自然や文化を破壊。アンチ・サステイナブルなオリンピック。

大会後のスタジアムの使用用途の問題より今私たちが一消費者として、そして日本国民として考えなければならない問題が「新国立競技場の木材調達の問題」だ。

先述したが持続可能性に配慮したオリンピックの開催を目標に掲げる東京オリンピック。その実現に向けて環境面に配慮することは大前提であり東京オリンピックの運営サイドも運営計画に製造・流通過程における労働環境の整備、人権の尊重や環境に配慮した原材料の使用、資源の有効活用の重視といった物品の調達基準を盛り込むなど対策を練っていることは確か。(参照元:東京オリンピック・パラリンピック競技大会組織委員会

しかし新国立競技場での建設現場において、マレーシアのサラワク州産の木材が使用されていた可能性が疑われると同時に非難の声が巻き起こった。(参照元:MARKETS FOR CHANGE)というのも原生林が多く存在するサラワク州では、急速な伐採によりもはや原生林がほとんど残っていない上、この伐採によって先住民たちの家や生活、文化をも奪われているのである。さらに現地政府の伐採許可における汚職もたびたび疑われているという惨状だ。(参照元:global witness

そして日本は同州産の合板の最大の輸入国であり、日本のビルやマンション、フローリングなどにも同州の合板が大量に使用されている。これはもう既に日本が木材の輸入を通して環境破壊、先住民の人権の侵害に加担していることを意味している。

このような事態に対して2016年のベストPodcastに選ばれたバイリンガルニュースのホストのまみさんは以下のように述べている。

先進国の責任を持って、どこから原材料を輸入してくるのかっていうのをいかに倫理的にするかっていう取り組みが必要なんだけどそれを日本は全然できていない。

この事実がもうちょっとちゃんと日本で認知されて、例えば、最終的にマンションとかを買う人、消費者とかもそうだし、投資してる人たち、銀行とか、あとまあ不動産会社が究極のクライアントなわけだからその人たちが、いや絶対にサラワク州産の合板が入ってるんだったら買いたくないとか、投資したくないとか言えば、そこからどんどんそれが芋づる式に伝わっていって結局じゃあサラワクから買うのやめましょうかなのか、じゃあサラワクのものでももっと基準を高くしてきちんといろんな条件をクリアしたものだけにしましょうってなるのかっていう動きに繋がっていくんだけど今のままだともうやりたい放題のままで企業も全く責任をとってない状態だから。
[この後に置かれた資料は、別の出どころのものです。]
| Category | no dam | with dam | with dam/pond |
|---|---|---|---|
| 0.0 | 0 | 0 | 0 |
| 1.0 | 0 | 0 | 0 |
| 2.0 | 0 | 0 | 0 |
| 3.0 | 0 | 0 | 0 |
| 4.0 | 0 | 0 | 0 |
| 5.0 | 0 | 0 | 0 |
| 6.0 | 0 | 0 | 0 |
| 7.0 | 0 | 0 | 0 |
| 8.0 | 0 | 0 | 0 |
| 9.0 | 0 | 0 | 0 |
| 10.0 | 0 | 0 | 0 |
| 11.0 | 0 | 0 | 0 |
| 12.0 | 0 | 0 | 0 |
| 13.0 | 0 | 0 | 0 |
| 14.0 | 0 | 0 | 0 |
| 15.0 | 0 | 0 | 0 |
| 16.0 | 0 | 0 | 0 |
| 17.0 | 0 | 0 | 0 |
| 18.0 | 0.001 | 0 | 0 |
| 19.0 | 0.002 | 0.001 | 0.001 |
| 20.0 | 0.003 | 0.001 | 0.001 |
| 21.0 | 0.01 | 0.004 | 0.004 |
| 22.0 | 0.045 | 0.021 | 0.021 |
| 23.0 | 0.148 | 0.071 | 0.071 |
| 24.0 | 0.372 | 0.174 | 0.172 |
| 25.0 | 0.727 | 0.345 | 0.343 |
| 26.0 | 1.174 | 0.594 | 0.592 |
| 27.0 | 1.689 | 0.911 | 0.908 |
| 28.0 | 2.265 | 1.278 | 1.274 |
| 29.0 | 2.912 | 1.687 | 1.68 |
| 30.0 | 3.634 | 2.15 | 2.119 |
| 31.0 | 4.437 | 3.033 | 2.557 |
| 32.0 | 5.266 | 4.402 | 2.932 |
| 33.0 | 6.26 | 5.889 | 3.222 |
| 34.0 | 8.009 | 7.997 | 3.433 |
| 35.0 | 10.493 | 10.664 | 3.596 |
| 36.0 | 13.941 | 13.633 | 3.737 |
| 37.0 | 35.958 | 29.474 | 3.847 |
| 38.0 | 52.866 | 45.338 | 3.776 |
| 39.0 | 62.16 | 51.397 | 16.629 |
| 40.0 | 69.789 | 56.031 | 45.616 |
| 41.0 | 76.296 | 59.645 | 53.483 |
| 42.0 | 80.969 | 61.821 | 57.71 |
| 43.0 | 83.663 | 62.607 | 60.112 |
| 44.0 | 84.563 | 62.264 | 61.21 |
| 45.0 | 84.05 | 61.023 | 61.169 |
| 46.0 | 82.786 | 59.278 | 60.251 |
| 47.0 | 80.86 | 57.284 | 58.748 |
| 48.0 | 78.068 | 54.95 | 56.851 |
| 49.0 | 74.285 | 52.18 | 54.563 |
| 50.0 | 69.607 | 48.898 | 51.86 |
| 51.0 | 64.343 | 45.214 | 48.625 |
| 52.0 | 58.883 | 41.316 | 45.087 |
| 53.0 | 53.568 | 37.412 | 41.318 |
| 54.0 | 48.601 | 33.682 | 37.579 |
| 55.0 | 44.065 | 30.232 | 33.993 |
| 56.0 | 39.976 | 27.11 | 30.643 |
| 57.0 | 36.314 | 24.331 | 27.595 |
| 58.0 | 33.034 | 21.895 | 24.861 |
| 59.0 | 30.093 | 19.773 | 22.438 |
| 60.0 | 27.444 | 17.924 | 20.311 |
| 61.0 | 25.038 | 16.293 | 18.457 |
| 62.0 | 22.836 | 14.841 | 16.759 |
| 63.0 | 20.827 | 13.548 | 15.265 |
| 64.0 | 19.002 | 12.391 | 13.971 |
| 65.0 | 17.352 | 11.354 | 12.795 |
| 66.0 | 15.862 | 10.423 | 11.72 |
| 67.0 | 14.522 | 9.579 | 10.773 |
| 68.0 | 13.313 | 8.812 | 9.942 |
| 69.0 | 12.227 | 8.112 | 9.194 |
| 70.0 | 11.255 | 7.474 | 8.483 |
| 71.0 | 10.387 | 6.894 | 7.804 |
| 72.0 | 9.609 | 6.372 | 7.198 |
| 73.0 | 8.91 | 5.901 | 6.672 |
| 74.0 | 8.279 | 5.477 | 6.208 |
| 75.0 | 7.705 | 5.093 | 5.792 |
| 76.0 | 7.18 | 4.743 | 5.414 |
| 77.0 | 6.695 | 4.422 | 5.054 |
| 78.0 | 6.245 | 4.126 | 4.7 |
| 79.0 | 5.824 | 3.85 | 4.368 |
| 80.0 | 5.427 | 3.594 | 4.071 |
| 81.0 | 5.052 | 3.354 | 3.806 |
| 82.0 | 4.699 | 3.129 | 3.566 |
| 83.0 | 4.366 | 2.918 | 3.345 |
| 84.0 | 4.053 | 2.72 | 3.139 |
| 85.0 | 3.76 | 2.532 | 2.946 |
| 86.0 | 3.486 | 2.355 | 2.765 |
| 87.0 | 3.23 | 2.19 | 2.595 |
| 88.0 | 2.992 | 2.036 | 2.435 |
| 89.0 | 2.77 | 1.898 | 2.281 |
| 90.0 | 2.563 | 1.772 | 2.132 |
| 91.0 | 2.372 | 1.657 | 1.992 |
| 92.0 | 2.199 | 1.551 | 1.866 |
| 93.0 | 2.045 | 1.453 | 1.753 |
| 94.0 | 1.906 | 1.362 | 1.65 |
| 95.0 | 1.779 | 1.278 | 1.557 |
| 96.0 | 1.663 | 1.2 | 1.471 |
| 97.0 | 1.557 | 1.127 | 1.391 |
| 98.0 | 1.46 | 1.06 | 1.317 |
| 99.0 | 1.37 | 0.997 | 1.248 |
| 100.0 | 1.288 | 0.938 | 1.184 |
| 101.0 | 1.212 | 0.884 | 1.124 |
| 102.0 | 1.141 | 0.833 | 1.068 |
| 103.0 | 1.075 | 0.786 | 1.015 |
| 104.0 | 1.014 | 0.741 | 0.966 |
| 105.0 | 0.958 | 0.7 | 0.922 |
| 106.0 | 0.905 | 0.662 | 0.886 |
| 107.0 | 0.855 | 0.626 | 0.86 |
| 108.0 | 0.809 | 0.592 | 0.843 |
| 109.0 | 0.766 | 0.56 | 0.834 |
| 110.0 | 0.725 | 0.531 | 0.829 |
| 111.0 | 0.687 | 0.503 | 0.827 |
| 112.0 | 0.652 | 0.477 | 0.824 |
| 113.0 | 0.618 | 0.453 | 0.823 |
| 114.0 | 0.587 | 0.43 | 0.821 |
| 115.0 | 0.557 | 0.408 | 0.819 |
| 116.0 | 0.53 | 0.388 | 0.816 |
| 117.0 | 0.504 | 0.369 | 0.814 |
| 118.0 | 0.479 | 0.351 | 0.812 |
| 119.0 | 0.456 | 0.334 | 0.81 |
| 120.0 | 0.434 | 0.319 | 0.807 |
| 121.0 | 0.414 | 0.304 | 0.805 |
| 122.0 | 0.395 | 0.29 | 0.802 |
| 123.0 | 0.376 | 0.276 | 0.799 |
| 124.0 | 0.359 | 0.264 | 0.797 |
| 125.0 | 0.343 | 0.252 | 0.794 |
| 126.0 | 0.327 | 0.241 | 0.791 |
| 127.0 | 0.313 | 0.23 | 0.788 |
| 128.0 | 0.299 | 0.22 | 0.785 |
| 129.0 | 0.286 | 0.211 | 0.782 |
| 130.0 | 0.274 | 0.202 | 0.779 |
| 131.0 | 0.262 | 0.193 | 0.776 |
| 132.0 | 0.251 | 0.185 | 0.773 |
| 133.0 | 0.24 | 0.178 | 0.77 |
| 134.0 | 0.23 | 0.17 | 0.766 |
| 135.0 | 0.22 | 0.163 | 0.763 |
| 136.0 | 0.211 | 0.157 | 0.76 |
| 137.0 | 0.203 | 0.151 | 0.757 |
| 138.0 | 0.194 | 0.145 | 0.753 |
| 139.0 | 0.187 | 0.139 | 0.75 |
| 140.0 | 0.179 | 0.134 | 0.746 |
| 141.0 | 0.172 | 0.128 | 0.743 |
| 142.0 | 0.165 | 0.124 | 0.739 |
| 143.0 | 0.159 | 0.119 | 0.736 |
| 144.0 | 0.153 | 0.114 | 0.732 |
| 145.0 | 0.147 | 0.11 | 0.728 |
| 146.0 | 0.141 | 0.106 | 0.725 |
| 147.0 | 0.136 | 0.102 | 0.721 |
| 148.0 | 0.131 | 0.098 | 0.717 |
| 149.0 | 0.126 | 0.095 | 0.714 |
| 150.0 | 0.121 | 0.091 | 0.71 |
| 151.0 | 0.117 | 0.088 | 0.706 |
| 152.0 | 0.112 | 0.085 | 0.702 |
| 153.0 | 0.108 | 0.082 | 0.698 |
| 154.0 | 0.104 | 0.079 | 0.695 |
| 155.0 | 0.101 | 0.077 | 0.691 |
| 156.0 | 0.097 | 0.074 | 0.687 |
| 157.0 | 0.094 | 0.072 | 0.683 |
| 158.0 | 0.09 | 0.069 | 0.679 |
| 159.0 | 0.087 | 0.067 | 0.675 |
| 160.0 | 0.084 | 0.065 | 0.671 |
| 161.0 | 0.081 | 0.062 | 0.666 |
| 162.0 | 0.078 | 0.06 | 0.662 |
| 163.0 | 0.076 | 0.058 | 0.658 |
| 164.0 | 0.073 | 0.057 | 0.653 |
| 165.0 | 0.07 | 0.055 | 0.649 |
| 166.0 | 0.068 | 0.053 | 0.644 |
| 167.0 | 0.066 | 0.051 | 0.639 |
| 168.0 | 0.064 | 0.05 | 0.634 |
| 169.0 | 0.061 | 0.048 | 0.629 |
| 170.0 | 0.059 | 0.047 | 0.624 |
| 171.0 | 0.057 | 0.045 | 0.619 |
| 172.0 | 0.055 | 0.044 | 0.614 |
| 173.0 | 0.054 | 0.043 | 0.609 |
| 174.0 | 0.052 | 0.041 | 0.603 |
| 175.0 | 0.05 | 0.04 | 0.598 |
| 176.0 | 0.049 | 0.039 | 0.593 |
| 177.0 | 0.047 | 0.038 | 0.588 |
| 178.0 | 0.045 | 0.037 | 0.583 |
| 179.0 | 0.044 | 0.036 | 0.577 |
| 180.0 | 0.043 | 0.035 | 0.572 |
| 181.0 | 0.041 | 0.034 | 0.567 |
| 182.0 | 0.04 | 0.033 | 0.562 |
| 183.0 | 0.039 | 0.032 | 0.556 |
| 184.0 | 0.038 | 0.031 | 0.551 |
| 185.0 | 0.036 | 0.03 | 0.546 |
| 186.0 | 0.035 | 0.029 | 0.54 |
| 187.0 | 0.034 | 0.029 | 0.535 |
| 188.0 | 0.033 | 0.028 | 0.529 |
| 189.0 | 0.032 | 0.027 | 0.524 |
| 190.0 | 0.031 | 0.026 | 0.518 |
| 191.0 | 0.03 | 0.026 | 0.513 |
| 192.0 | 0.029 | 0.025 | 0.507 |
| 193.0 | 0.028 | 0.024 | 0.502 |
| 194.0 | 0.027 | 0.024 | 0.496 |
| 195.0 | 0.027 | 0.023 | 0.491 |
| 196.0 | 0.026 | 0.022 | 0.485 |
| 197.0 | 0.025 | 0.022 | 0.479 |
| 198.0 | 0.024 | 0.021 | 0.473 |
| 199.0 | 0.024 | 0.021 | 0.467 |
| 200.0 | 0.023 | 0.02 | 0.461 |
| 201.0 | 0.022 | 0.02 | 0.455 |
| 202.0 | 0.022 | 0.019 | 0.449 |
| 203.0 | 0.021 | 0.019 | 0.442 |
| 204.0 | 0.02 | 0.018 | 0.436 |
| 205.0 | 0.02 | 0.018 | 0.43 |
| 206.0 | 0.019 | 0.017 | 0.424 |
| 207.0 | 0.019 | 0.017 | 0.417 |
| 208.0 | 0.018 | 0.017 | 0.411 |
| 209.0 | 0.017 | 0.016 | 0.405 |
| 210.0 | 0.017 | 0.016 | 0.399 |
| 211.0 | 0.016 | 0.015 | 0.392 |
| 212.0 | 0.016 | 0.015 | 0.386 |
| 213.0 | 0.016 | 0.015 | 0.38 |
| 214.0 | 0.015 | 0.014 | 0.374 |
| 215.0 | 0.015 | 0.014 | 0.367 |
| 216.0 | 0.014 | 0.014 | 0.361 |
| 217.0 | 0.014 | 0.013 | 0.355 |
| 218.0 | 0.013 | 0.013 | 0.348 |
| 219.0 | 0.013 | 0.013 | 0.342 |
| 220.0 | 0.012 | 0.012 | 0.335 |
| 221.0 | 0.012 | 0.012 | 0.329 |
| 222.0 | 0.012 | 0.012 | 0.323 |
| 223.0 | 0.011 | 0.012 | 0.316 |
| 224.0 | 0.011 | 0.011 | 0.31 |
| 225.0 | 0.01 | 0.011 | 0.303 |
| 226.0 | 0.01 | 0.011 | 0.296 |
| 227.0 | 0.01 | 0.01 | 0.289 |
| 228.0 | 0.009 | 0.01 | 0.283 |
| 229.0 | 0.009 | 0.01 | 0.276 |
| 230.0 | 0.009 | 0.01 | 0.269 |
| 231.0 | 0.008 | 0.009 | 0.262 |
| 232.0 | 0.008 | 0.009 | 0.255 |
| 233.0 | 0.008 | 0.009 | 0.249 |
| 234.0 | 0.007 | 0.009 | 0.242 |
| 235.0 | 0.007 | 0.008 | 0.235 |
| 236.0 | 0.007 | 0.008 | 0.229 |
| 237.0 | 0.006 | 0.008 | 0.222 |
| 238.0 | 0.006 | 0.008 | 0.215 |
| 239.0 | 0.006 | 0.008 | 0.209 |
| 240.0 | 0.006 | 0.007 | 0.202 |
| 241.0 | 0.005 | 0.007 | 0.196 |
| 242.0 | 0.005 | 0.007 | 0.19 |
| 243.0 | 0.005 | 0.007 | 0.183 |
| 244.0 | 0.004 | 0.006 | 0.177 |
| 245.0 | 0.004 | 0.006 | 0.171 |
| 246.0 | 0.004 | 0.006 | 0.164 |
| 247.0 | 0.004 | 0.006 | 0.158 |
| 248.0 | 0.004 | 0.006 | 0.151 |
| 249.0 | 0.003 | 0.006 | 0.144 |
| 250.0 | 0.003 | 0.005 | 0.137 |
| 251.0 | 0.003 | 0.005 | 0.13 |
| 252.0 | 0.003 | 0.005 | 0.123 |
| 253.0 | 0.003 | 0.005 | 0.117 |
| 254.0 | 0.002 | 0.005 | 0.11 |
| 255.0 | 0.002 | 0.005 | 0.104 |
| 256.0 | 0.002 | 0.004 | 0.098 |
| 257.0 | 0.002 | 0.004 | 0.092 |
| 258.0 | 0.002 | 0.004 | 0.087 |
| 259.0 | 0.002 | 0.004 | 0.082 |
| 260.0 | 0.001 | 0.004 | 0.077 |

企業が違法伐採の問題無視し続けることやこの問題がメディアによってほとんど報じられることがない現状の中で彼女はパーム油の問題と重ねこうも指摘している。

この違法伐採の話とパーム油って実はつながっていて違法伐採で木をどんどん切るじゃない。で、その時は根こそぎ切ってるわけじゃなくて、使えそうな木をがーって切るんだけど、もう売れるものがなくなってくると今度はそこを全部根こそぎブルドーズしてそこにパーム油のプランテーションをたてるわけ。で、そこまでいっちゃうともうほんとにそこに住んでた動物、虫なり絶滅危惧種なり鳥なり植物なり木なりもう全部根こそぎ殺されてるわけで、それにその戻ってこないものの価値と、じゃあこれをパーム油にしますとか木材にしますっていって得られる経済的価値なんてもう全然少ないわけよ、ただその目の前のお金しか見てないっていう。

▶︎パーム油についてはこちら

上記のようにただ目の前の利益を追い求めるだけでは、サステイナビリティを達成できるとは全く思えない。また私たち日本人は消費者としてこの問題をしっかりと認識する必要があるだろう。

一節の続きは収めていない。